What is the function of the data link? ›

The data-link layer is responsible for transferring messages (or frame) from a given node to all other nodes in the CAN network. This layer handles bit stuffing and checksums for error handling, and after sending a message, waits for acknowledgment from the receivers. It is subdivided into two further layers: (a)

What does a log link function do? ›

The log link exponentiates the linear predictors. It does not log transform the outcome variable. Where μ=predicted value of Y given X, exp(β0) = the effect on the mean of μ when X=0, and exp(β1)= the multiplicative effect on the mean of Y for a one-unit increase in X.

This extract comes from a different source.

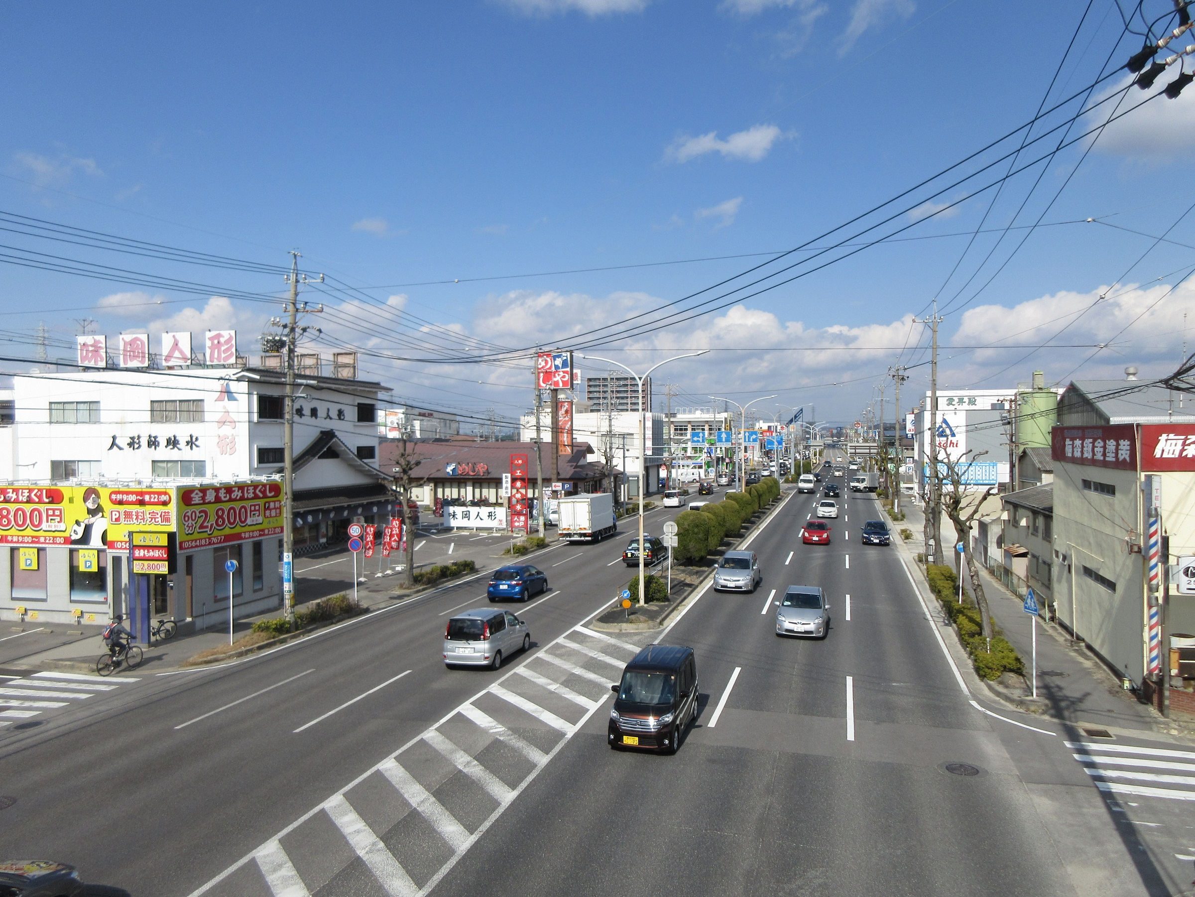 国道248号（岡崎市葵町）

What is the link function in Jet Reports? ›

LINK gives users advanced filtering capabilities in Jet Essentials. Using LINK allows users to tie together information from different tables. LINK is available for all connector types.

What is the function of link in reinforcement? ›

The main function of links is to prevent the longitudinal bars from buckling or slipping out of position. This is achieved by connecting the bars in a way that ensures they are securely held in place, even under extreme loads or seismic activity.

Top Articles
Latest Posts
Article information

Author: Corie Satterfield

Last Updated:

Views: 6549

Rating: 4.1 / 5 (62 voted)

Reviews: 85% of readers found this page helpful

Author information

Name: Corie Satterfield

Birthday: 1992-08-19

Address: 850 Benjamin Bridge, Dickinsonchester, CO 68572-0542

Phone: +26813599986666

Job: Sales Manager

Hobby: Table tennis, Soapmaking, Flower arranging, amateur radio, Rock climbing, scrapbook, Horseback riding

Introduction: My name is Corie Satterfield, I am a fancy, perfect, spotless, quaint, fantastic, funny, lucky person who loves writing and wants to share my knowledge and understanding with you.